In terms of getting student opinions on inclusion within CCOM, Barnett is looking towards the Institutional Research Office to gather student data. The Institutional Research Office gathers data annually based on participation rates in programs, sense of belonging and overall reports of a student’s Butler experience.
College of Pharmacy and Health Sciences
Robert Soltis, dean of the College of Pharmacy and Health Sciences, said the college is also focused on hiring diverse faculty members.
Soltis said there are currently six countries represented in COPHS faculty. He also said cultural competency — knowing how to treat people of different backgrounds — is a pillar of healthcare education.
“Everyone is entitled to education and respect,” Soltis said.
Soltis said that the associate dean of COPHS, Angela Ockerman, is meeting with students of color to see how inclusive and welcoming the environment within the college is.
“Being smaller in number, they are sometimes overlooked,” Soltis said. “But there needs to be a balance, not shining the spotlight on them or making them uncomfortable.”
College of Liberal Arts and Sciences
Jay Howard, dean of the College of Liberal Arts and Sciences, said inclusive teaching is one of the college’s main diversity initiatives. Howard created an Inclusive Teaching Taskforce in LAS in October 2019, led by John Cornell, associate professor of history, and India Johnson, assistant professor of psychology.
“We recognize there have been a number of incidents on Butler’s campus over the last few years,” Howard said, referring to racial slurs that have been written in some spaces on campus. “Primarily, they’ve been outside of the classroom, in student housing, things that we don’t directly control. What we do directly control is what happens in the classroom.”
Cornell and Johnson said their first step is to gather faculty surveys to see what LAS faculty need to feel more empowered to create an inclusive classroom environment. Survey results will be analyzed next week and an action plan will then be created based on the information gathered.
“So many people are involved with the social justice and diversity initiative, the core positions are there — we’re not inventing the wheel here,” Cornell said. “There are many people who are already moving in this direction and we’re just asking the faculty what can we do to make a better experience for students.”
Johnson said LAS is looking at multiple sources of information to gauge how students feel about inclusion in the college as well. Johnson and Cornell also plan to meet with Forrest.
“I mean, I ask students in my lab what are the things that happen in the classroom that make you feel isolated and what are the things that happen in the classroom that make you feel included?” Johnson said. “And so we are trying to get that sense of information, I know John does those things too. We definitely feel it’s important to go to the students and get their perceptions as well. So pulling feedback from multiple sources so we can identify the best solutions.”

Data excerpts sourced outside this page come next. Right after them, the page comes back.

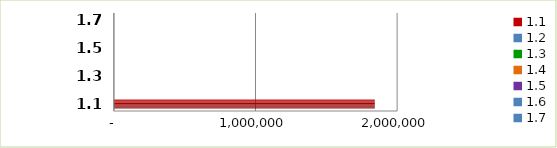
| Category | Series 0 |
|---|---|
| 1.1 | 1842325 |
| 1.2 | 0 |
| 1.3 | 0 |
| 1.4 | 0 |
| 1.5 | 0 |
| 1.6 | 0 |
| 1.7 | 0 |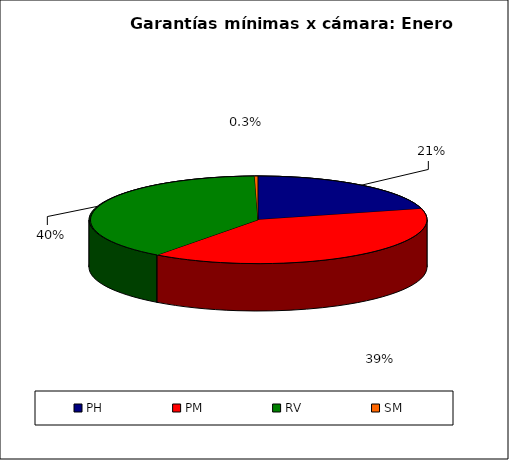
| Category | Series 0 |
|---|---|
| PH | 2449.094 |
| PM | 4577.883 |
| RV | 4612.429 |
| SM | 36.47 |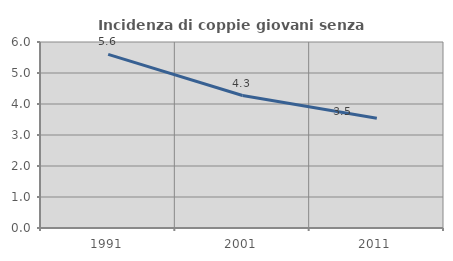
| Category | Incidenza di coppie giovani senza figli |
|---|---|
| 1991.0 | 5.601 |
| 2001.0 | 4.273 |
| 2011.0 | 3.538 |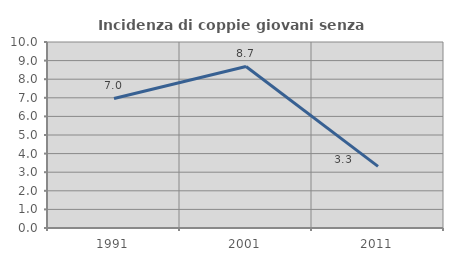
| Category | Incidenza di coppie giovani senza figli |
|---|---|
| 1991.0 | 6.965 |
| 2001.0 | 8.686 |
| 2011.0 | 3.314 |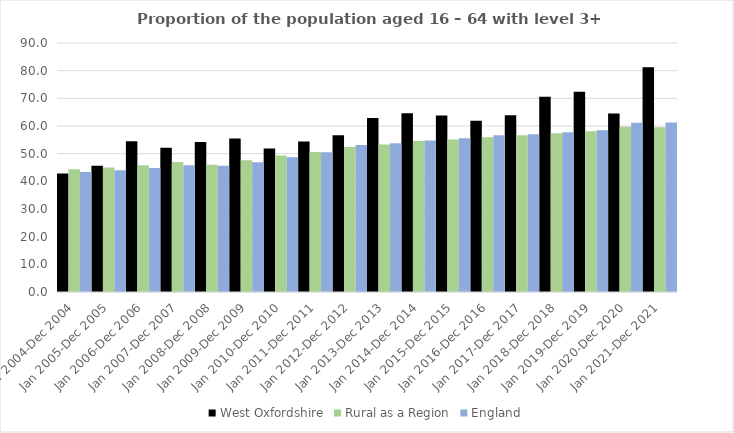
| Category | West Oxfordshire | Rural as a Region | England |
|---|---|---|---|
| Jan 2004-Dec 2004 | 42.8 | 44.405 | 43.4 |
| Jan 2005-Dec 2005 | 45.6 | 44.973 | 44 |
| Jan 2006-Dec 2006 | 54.5 | 45.774 | 44.8 |
| Jan 2007-Dec 2007 | 52.1 | 46.968 | 45.8 |
| Jan 2008-Dec 2008 | 54.2 | 45.964 | 45.6 |
| Jan 2009-Dec 2009 | 55.5 | 47.59 | 46.9 |
| Jan 2010-Dec 2010 | 51.9 | 49.362 | 48.7 |
| Jan 2011-Dec 2011 | 54.4 | 50.602 | 50.5 |
| Jan 2012-Dec 2012 | 56.7 | 52.439 | 53.1 |
| Jan 2013-Dec 2013 | 62.9 | 53.276 | 53.8 |
| Jan 2014-Dec 2014 | 64.6 | 54.57 | 54.8 |
| Jan 2015-Dec 2015 | 63.8 | 55.16 | 55.6 |
| Jan 2016-Dec 2016 | 61.9 | 55.941 | 56.7 |
| Jan 2017-Dec 2017 | 63.9 | 56.689 | 57 |
| Jan 2018-Dec 2018 | 70.6 | 57.389 | 57.7 |
| Jan 2019-Dec 2019 | 72.4 | 58.147 | 58.5 |
| Jan 2020-Dec 2020 | 64.5 | 59.771 | 61.2 |
| Jan 2021-Dec 2021 | 81.2 | 59.54 | 61.3 |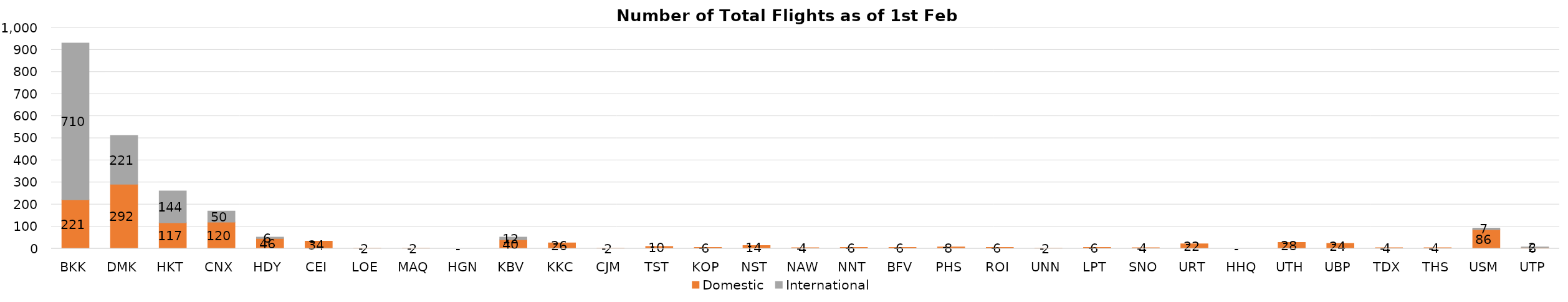
| Category | Domestic | International |
|---|---|---|
| BKK | 221 | 710 |
| DMK | 292 | 221 |
| HKT | 117 | 144 |
| CNX | 120 | 50 |
| HDY | 46 | 6 |
| CEI | 34 | 0 |
| LOE | 2 | 0 |
| MAQ | 2 | 0 |
| HGN | 0 | 0 |
| KBV | 40 | 12 |
| KKC | 26 | 0 |
| CJM | 2 | 0 |
| TST | 10 | 0 |
| KOP | 6 | 0 |
| NST | 14 | 0 |
| NAW | 4 | 0 |
| NNT | 6 | 0 |
| BFV | 6 | 0 |
| PHS | 8 | 0 |
| ROI | 6 | 0 |
| UNN | 2 | 0 |
| LPT | 6 | 0 |
| SNO | 4 | 0 |
| URT | 22 | 0 |
| HHQ | 0 | 0 |
| UTH | 28 | 0 |
| UBP | 24 | 0 |
| TDX | 4 | 0 |
| THS | 4 | 0 |
| USM | 86 | 7 |
| UTP | 6 | 2 |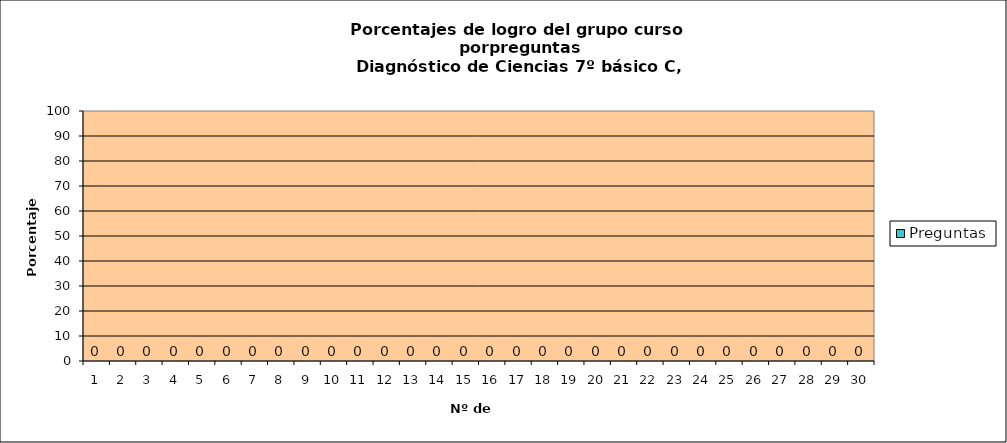
| Category | Preguntas |
|---|---|
| 0 | 0 |
| 1 | 0 |
| 2 | 0 |
| 3 | 0 |
| 4 | 0 |
| 5 | 0 |
| 6 | 0 |
| 7 | 0 |
| 8 | 0 |
| 9 | 0 |
| 10 | 0 |
| 11 | 0 |
| 12 | 0 |
| 13 | 0 |
| 14 | 0 |
| 15 | 0 |
| 16 | 0 |
| 17 | 0 |
| 18 | 0 |
| 19 | 0 |
| 20 | 0 |
| 21 | 0 |
| 22 | 0 |
| 23 | 0 |
| 24 | 0 |
| 25 | 0 |
| 26 | 0 |
| 27 | 0 |
| 28 | 0 |
| 29 | 0 |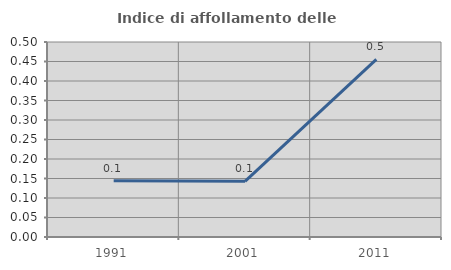
| Category | Indice di affollamento delle abitazioni  |
|---|---|
| 1991.0 | 0.144 |
| 2001.0 | 0.143 |
| 2011.0 | 0.455 |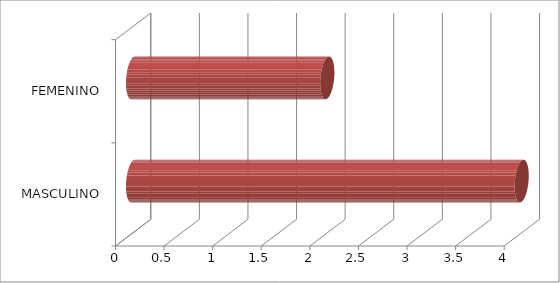
| Category | Series 0 |
|---|---|
| MASCULINO | 4 |
| FEMENINO | 2 |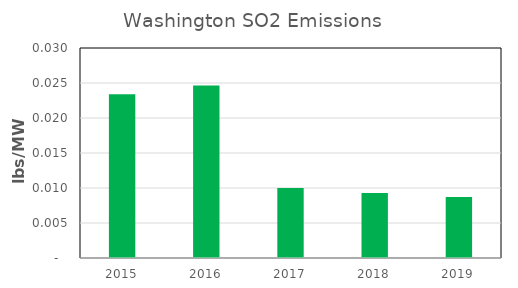
| Category | Series 0 |
|---|---|
| 2015.0 | 0.023 |
| 2016.0 | 0.025 |
| 2017.0 | 0.01 |
| 2018.0 | 0.009 |
| 2019.0 | 0.009 |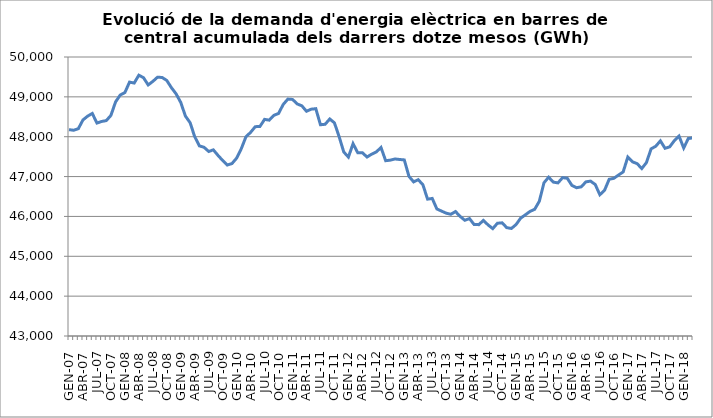
| Category | Series 0 |
|---|---|
| GEN-07 | 48177.203 |
| FEB-07 | 48162.221 |
| MAR-07 | 48200.694 |
| ABR-07 | 48421.605 |
| MAI-07 | 48515.9 |
| JUN-07 | 48583.508 |
| JUL-07 | 48342.496 |
| AGO-07 | 48382.702 |
| SET-07 | 48403.751 |
| OCT-07 | 48534.433 |
| NOV-07 | 48873.682 |
| DES-07 | 49045.917 |
| GEN-08 | 49107.897 |
| FEB-08 | 49370.48 |
| MAR-08 | 49346.658 |
| ABR-08 | 49543.697 |
| MAI-08 | 49480.815 |
| JUN-08 | 49299.316 |
| JUL-08 | 49387.462 |
| AGO-08 | 49492.418 |
| SET-08 | 49486.813 |
| OCT-08 | 49410.659 |
| NOV-08 | 49228.841 |
| DES-08 | 49075.002 |
| GEN-09 | 48859.398 |
| FEB-09 | 48517.363 |
| MAR-09 | 48353.027 |
| ABR-09 | 47999.689 |
| MAI-09 | 47770.142 |
| JUN-09 | 47734.653 |
| JUL-09 | 47629.852 |
| AGO-09 | 47670.031 |
| SET-09 | 47530.801 |
| OCT-09 | 47403.064 |
| NOV-09 | 47290.163 |
| DES-09 | 47326.848 |
| GEN-10 | 47462.94 |
| FEB-10 | 47699.994 |
| MAR-10 | 47998.705 |
| ABR-10 | 48109.679 |
| MAI-10 | 48251.912 |
| JUN-10 | 48257.01 |
| JUL-10 | 48435.503 |
| AGO-10 | 48415.71 |
| SET-10 | 48537.033 |
| OCT-10 | 48583.513 |
| NOV-10 | 48809.029 |
| DES-10 | 48943.974 |
| GEN-11 | 48935.267 |
| FEB-11 | 48822.572 |
| MAR-11 | 48775.674 |
| ABR-11 | 48638.496 |
| MAI-11 | 48690.936 |
| JUN-11 | 48703.122 |
| JUL-11 | 48300.126 |
| AGO-11 | 48312.09 |
| SET-11 | 48445.098 |
| OCT-11 | 48347.204 |
| NOV-11 | 48005.399 |
| DES-11 | 47617.644 |
| GEN-12 | 47488.541 |
| FEB-12 | 47824.808 |
| MAR-12 | 47599.6 |
| ABR-12 | 47597.997 |
| MAI-12 | 47490.802 |
| JUN-12 | 47562.191 |
| JUL-12 | 47618.321 |
| AGO-12 | 47729.471 |
| SET-12 | 47398.91 |
| OCT-12 | 47411.819 |
| NOV-12 | 47441.51 |
| DES-12 | 47428.773 |
| GEN-13 | 47418.135 |
| FEB-13 | 47006.78 |
| MAR-13 | 46866.849 |
| ABR-13 | 46922.047 |
| MAI-13 | 46793.965 |
| JUN-13 | 46433.655 |
| JUL-13 | 46451.267 |
| AGO-13 | 46187.333 |
| SET-13 | 46133.886 |
| OCT-13 | 46081.488 |
| NOV-13 | 46054.45 |
| DES-13 | 46122.424 |
| GEN-14 | 45999.595 |
| FEB-14 | 45903.527 |
| MAR-14 | 45945.925 |
| ABR-14 | 45796.304 |
| MAI-14 | 45794.079 |
| JUN-14 | 45900.694 |
| JUL-14 | 45785.89 |
| AGO-14 | 45694.131 |
| SET-14 | 45828.93 |
| OCT-14 | 45839.148 |
| NOV-14 | 45718.651 |
| DES-14 | 45697.665 |
| GEN-15 | 45795.921 |
| FEB-15 | 45958.019 |
| MAR-15 | 46040.232 |
| ABR-15 | 46125.775 |
| MAI-15 | 46178.444 |
| JUN-15 | 46381.545 |
| JUL-15 | 46845.273 |
| AGO-15 | 46984.93 |
| SET-15 | 46860.871 |
| OCT-15 | 46841.48 |
| NOV-15 | 46973.609 |
| DES-15 | 46957.8 |
| GEN-16 | 46777.658 |
| FEB-16 | 46720.389 |
| MAR-16 | 46742.594 |
| ABR-16 | 46866.71 |
| MAI-16 | 46885.851 |
| JUN-16 | 46801.83 |
| JUL-16 | 46544.22 |
| AGO-16 | 46654.462 |
| SET-16 | 46932.429 |
| OCT-16 | 46956.294 |
| NOV-16 | 47037.388 |
| DES-16 | 47116.261 |
| GEN-17 | 47488.504 |
| FEB-17 | 47370.431 |
| MAR-17 | 47324.15 |
| ABR-17 | 47201.49 |
| MAI-17 | 47350.747 |
| JUN-17 | 47695.16 |
| JUL-17 | 47761.292 |
| AGO-17 | 47896.145 |
| SET-17 | 47709.285 |
| OCT-17 | 47746.924 |
| NOV-17 | 47902.664 |
| DES-17 | 48015.826 |
| GEN-18 | 47718.264 |
| FEB-18 | 47954.989 |
| MAR-18 | 47970.447 |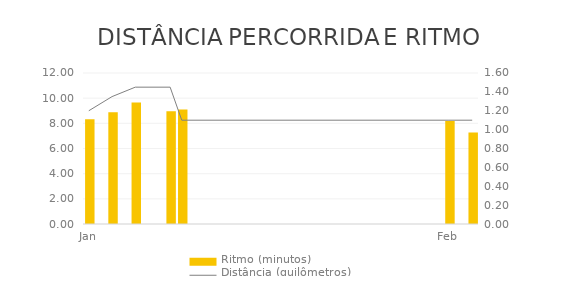
| Category | Ritmo (minutos) |
|---|---|
| 2012-01-01 | 8.333 |
| 2012-01-03 | 8.889 |
| 2012-01-05 | 9.655 |
| 2012-01-08 | 8.966 |
| 2012-01-09 | 9.091 |
| 2012-02-01 | 8.182 |
| 2012-02-03 | 7.273 |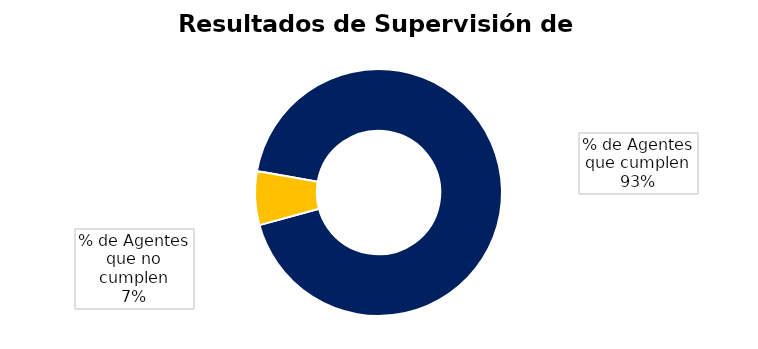
| Category | Cuenta de Departamento |
|---|---|
| % de Agentes que cumplen | 119 |
| % de Agentes que no cumplen | 9 |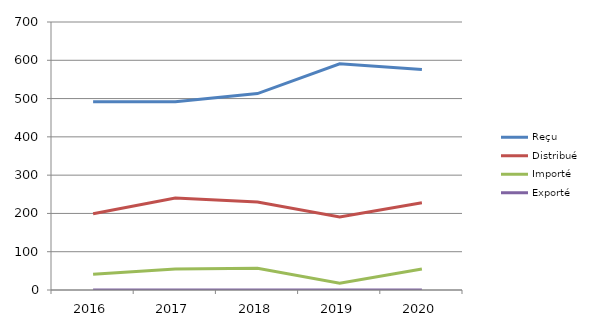
| Category | Reçu | Distribué | Importé | Exporté |
|---|---|---|---|---|
| 2016.0 | 492 | 199 | 41 | 0 |
| 2017.0 | 492 | 240 | 55 | 0 |
| 2018.0 | 513 | 230 | 57 | 0 |
| 2019.0 | 591 | 191 | 18 | 0 |
| 2020.0 | 576 | 228 | 55 | 0 |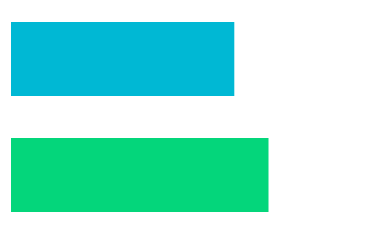
| Category |  INCOME | EXPENSES |
|---|---|---|
| 0 | 1500 | 1300 |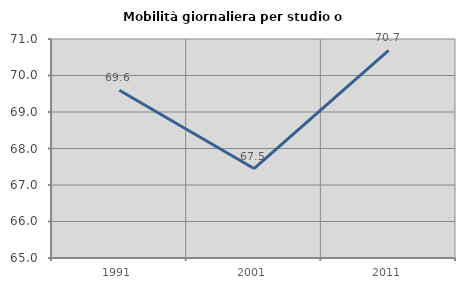
| Category | Mobilità giornaliera per studio o lavoro |
|---|---|
| 1991.0 | 69.597 |
| 2001.0 | 67.451 |
| 2011.0 | 70.69 |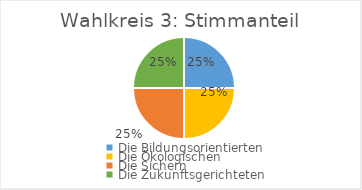
| Category | Stimmanteil |
|---|---|
| Die Bildungsorientierten | 0.25 |
| Die Ökologischen | 0.25 |
| Die Sichern | 0.25 |
| Die Zukunftsgerichteten | 0.25 |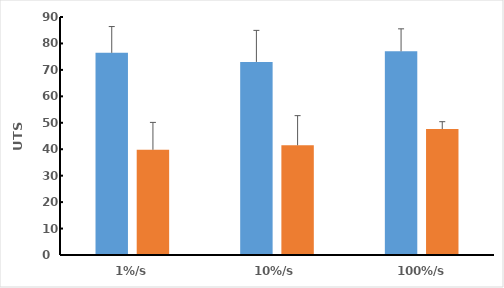
| Category | Native | Decellularised |
|---|---|---|
| 1%/s | 76.445 | 39.79 |
| 10%/s | 73.018 | 41.49 |
| 100%/s | 77.013 | 47.623 |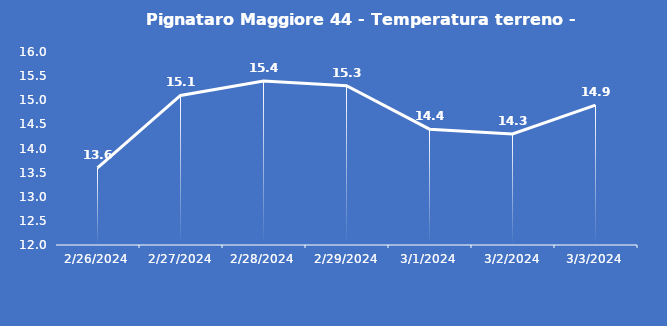
| Category | Pignataro Maggiore 44 - Temperatura terreno - Grezzo (°C) |
|---|---|
| 2/26/24 | 13.6 |
| 2/27/24 | 15.1 |
| 2/28/24 | 15.4 |
| 2/29/24 | 15.3 |
| 3/1/24 | 14.4 |
| 3/2/24 | 14.3 |
| 3/3/24 | 14.9 |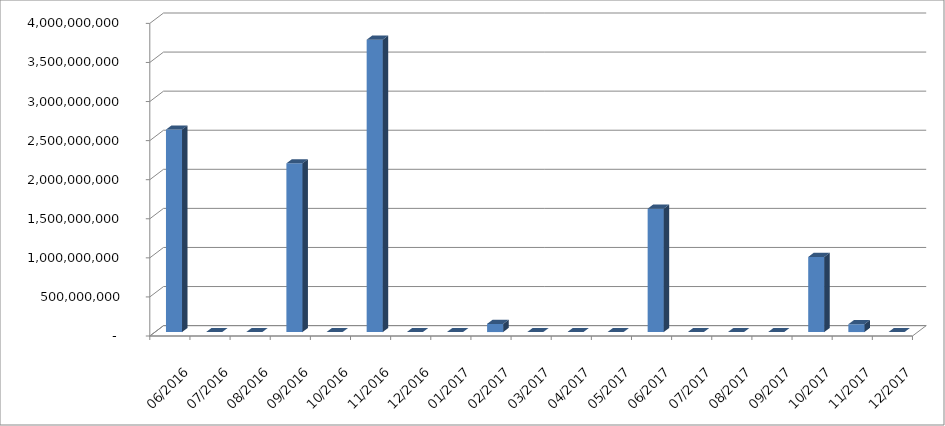
| Category | Series 0 |
|---|---|
| 2016-06-01 | 2590572647.059 |
| 2016-07-01 | 0 |
| 2016-08-01 | 0 |
| 2016-09-01 | 2158823529.412 |
| 2016-10-01 | 0 |
| 2016-11-01 | 3741129705.882 |
| 2016-12-01 | 0 |
| 2017-01-01 | 0 |
| 2017-02-01 | 104705882.353 |
| 2017-03-01 | 0 |
| 2017-04-01 | 0 |
| 2017-05-01 | 0 |
| 2017-06-01 | 1578823529.412 |
| 2017-07-01 | 0 |
| 2017-08-01 | 0 |
| 2017-09-01 | 0 |
| 2017-10-01 | 961176470.588 |
| 2017-11-01 | 100000000 |
| 2017-12-01 | 0 |

Leadership from all three colleges emphasized the importance that all students feel welcome.
“We want people on the campus, while they’re on the campus, to have the best possible experience that they can,” Barnett said. “And sometimes we’re unintentionally not making a good experience for someone else because we just don’t know that that’s what we’re doing.”
While JCA is handling diversity in its own way, LAS, CCOM and COPHS all present specific action plans to improve inclusion within each college.